When Orson Welles made his infamous radio broadcast on Halloween night in 1938 there was literally panic in the streets. You have to remember, it was a different era. Nobody really had television yet. No DVD's with special features. No Tivo. There wasn't the inlux of media bombarding you from every angle. Only radio.

So when you hear on your one and only connection to the outside world that Martians are attacking, you tend to think it's not a joke.

It's for this reason that the new film hits a wall. It never feels like it's really happening. Yes it's a movie and everyone knows that going in, but I'm the type of guy who likes to suspend belief. I go to movies to put myself in the shoes of the main character. The problem with this film is that the director keeps pulling me out of those shoes.

For a dock worker/deadbeat dad Tom Cruise sure notices a lot. He notices how the wind is moving toward the storm, how wind generally blows away from storms.
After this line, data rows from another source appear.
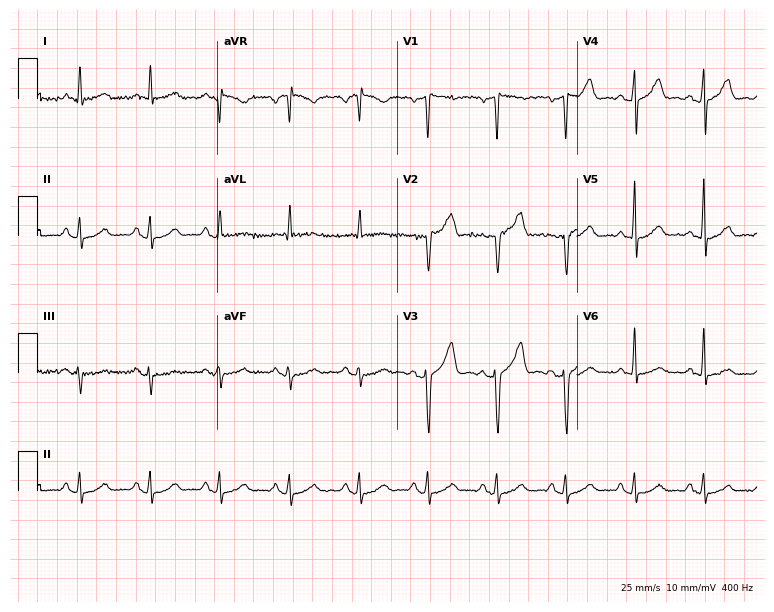
12-lead ECG from a 60-year-old man (7.3-second recording at 400 Hz). No first-degree AV block, right bundle branch block, left bundle branch block, sinus bradycardia, atrial fibrillation or sinus tachycardia recorded for this tracing.
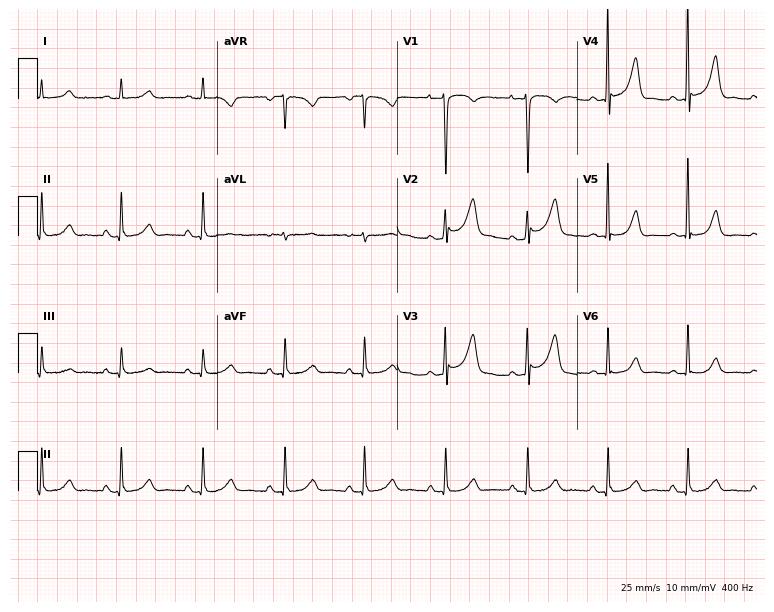
12-lead ECG from a 58-year-old woman. Labelled as a normal ECG.
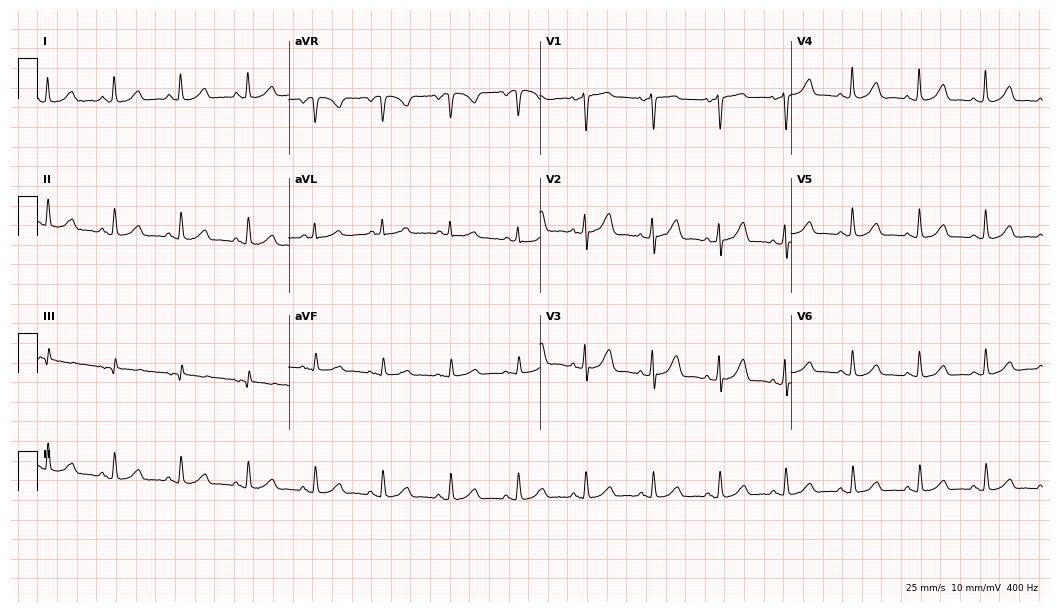
Standard 12-lead ECG recorded from a female, 74 years old (10.2-second recording at 400 Hz). None of these six findings is recorded: first-degree AV block, right bundle branch block, left bundle branch block, sinus bradycardia, atrial fibrillation, sinus tachycardia. Findings outside these six are not listed.
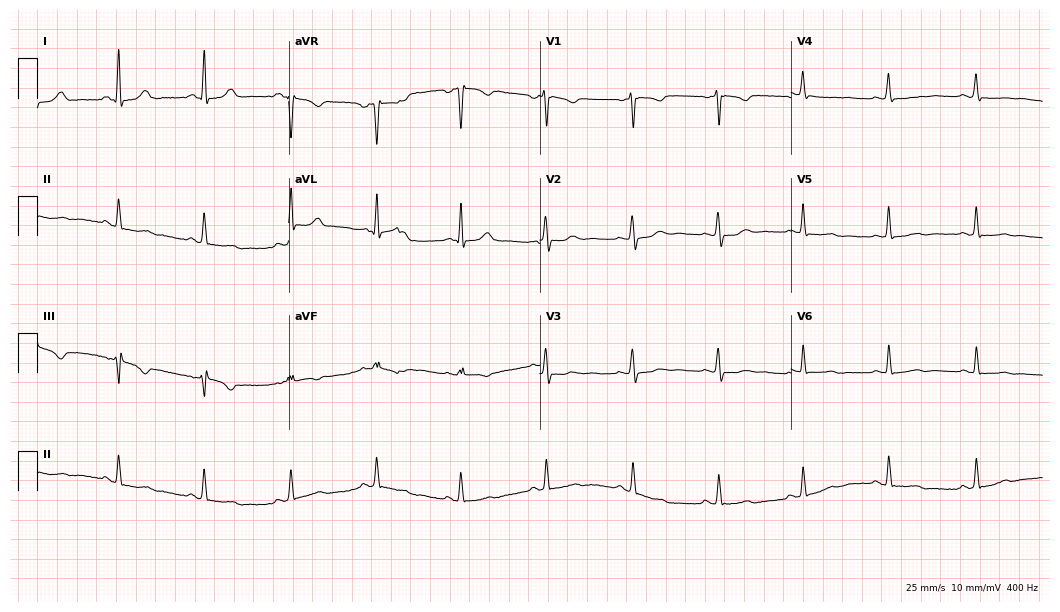
12-lead ECG from a female, 37 years old. Screened for six findings — first-degree AV block, right bundle branch block (RBBB), left bundle branch block (LBBB), sinus bradycardia, atrial fibrillation (AF), sinus tachycardia — none is recorded.
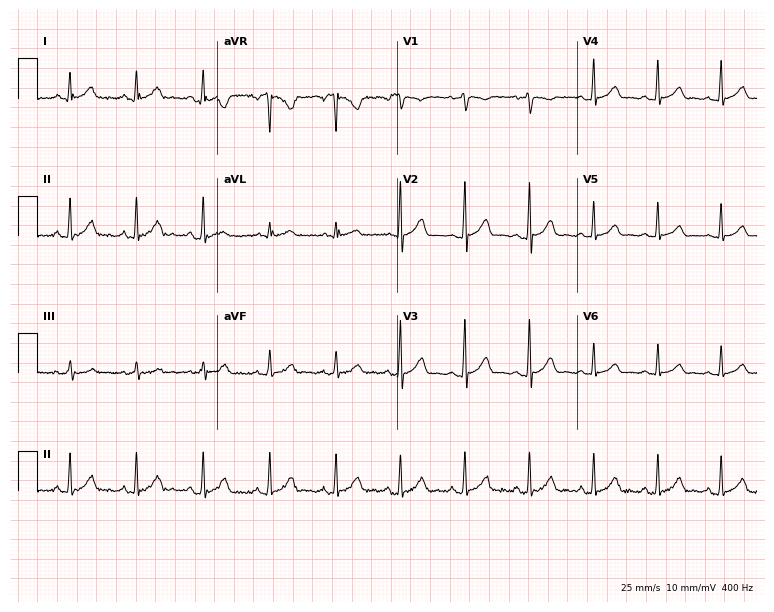
12-lead ECG (7.3-second recording at 400 Hz) from a female patient, 24 years old. Screened for six findings — first-degree AV block, right bundle branch block (RBBB), left bundle branch block (LBBB), sinus bradycardia, atrial fibrillation (AF), sinus tachycardia — none is recorded.
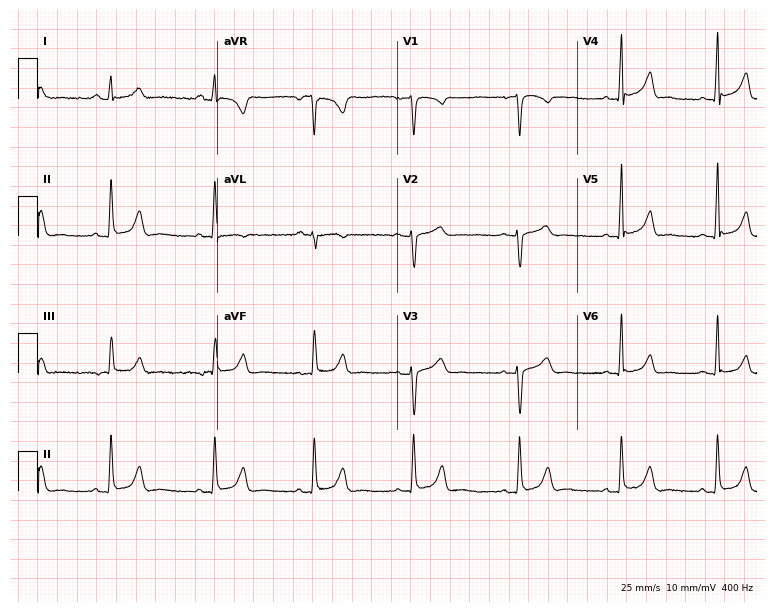
12-lead ECG from a female patient, 32 years old (7.3-second recording at 400 Hz). Recorded interpretation: within normal limits.
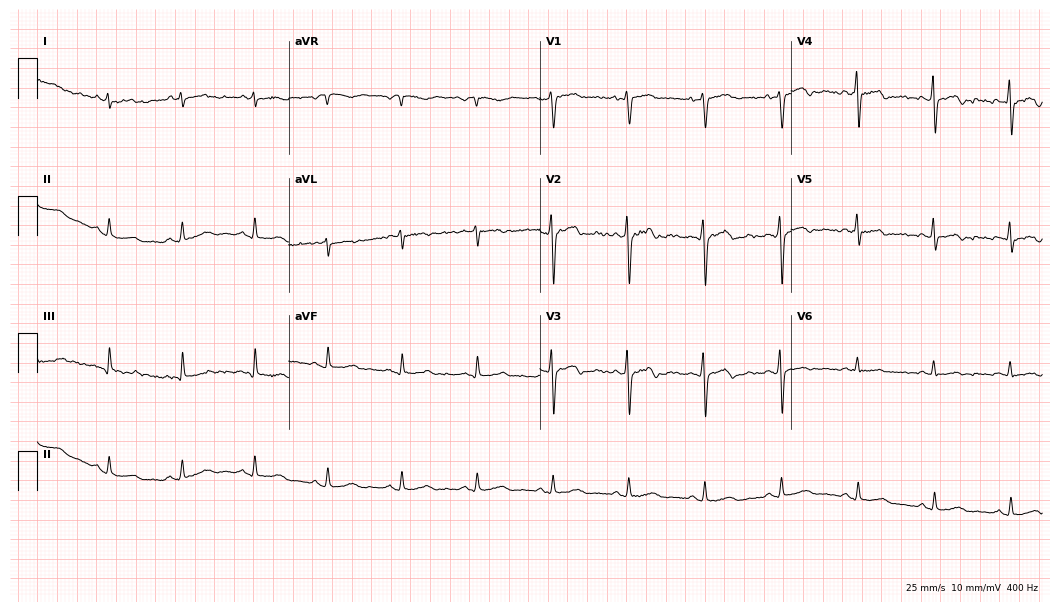
12-lead ECG (10.2-second recording at 400 Hz) from a female patient, 50 years old. Screened for six findings — first-degree AV block, right bundle branch block (RBBB), left bundle branch block (LBBB), sinus bradycardia, atrial fibrillation (AF), sinus tachycardia — none is recorded. Only these six findings were labelled.
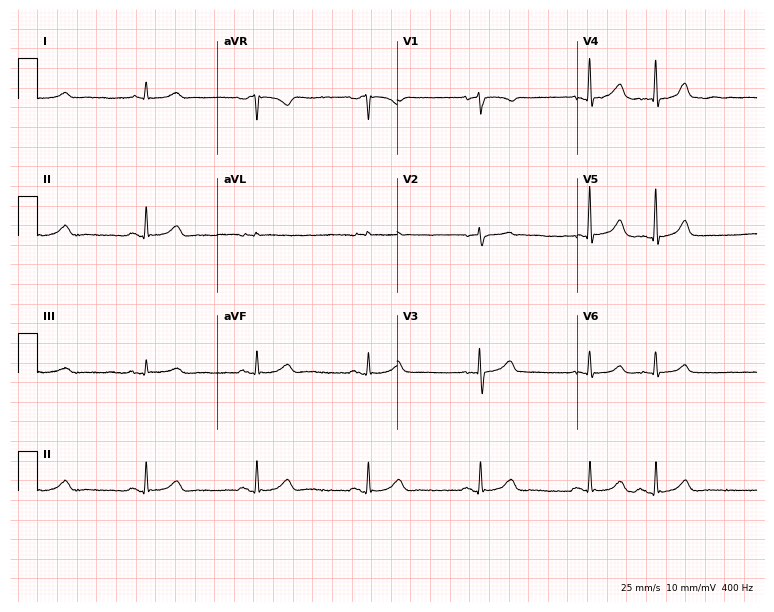
12-lead ECG from a male patient, 83 years old. Recorded interpretation: within normal limits.
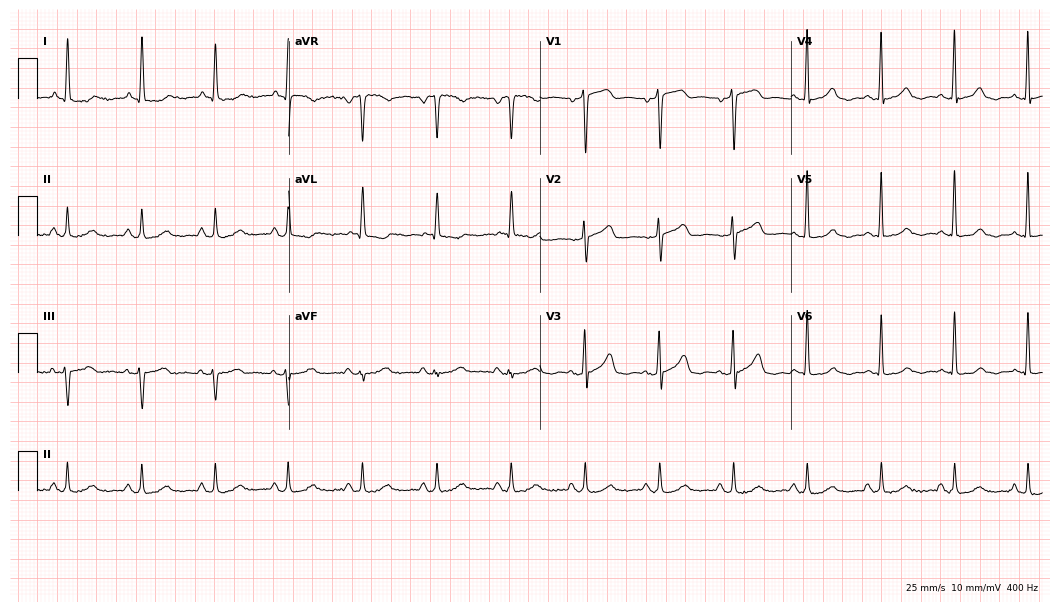
Resting 12-lead electrocardiogram. Patient: a woman, 63 years old. Read as a normal ECG.
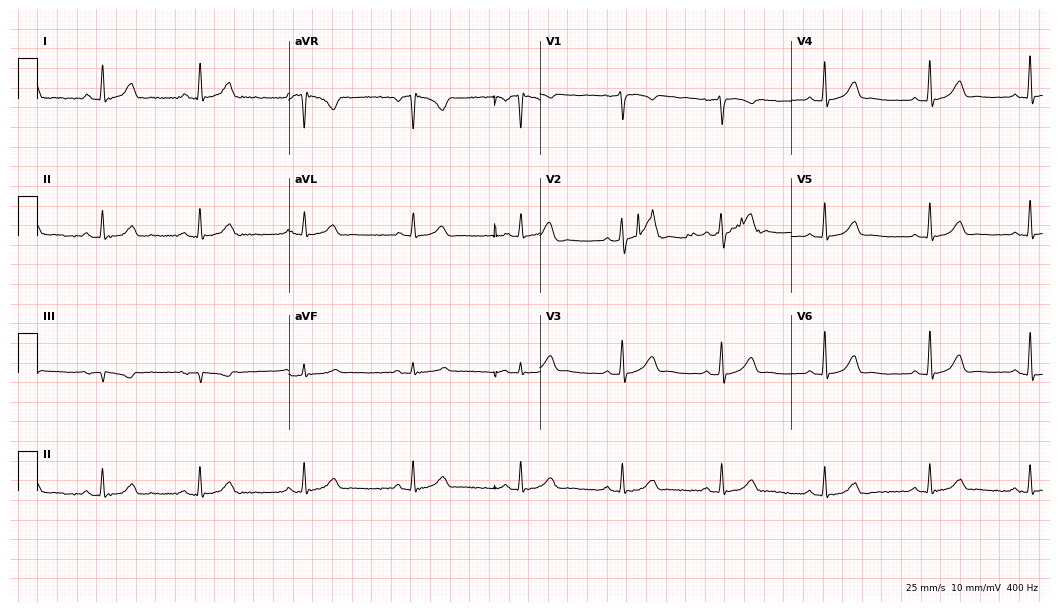
12-lead ECG from a 36-year-old male patient (10.2-second recording at 400 Hz). No first-degree AV block, right bundle branch block, left bundle branch block, sinus bradycardia, atrial fibrillation or sinus tachycardia recorded for this tracing. Only these six findings were labelled.

He notices a lot of random things throughout the film that a dock worker, just trying to survive, probably wouldn't notice.

My other problem is there isn't any sense of overwhelming terror. The fear Welles conveyed so convincingly over the radio is gone, replaced with special effects and people evaporating. Yes the aliens wipe out our communication, but really, this doesn't have the claustrophobic feeling it should.

Spielberg tries desperately to get you involved with the characters. He's trying to humanize the situation he's setting up but he's not doing it right. You can see the seams. You can see how the director is crafting the thing. He's almost telling you what's going to happen next.

For all intents and purposes this is a road movie and even from the very beginning everything feels like it's on rails. It never once deviates from its track.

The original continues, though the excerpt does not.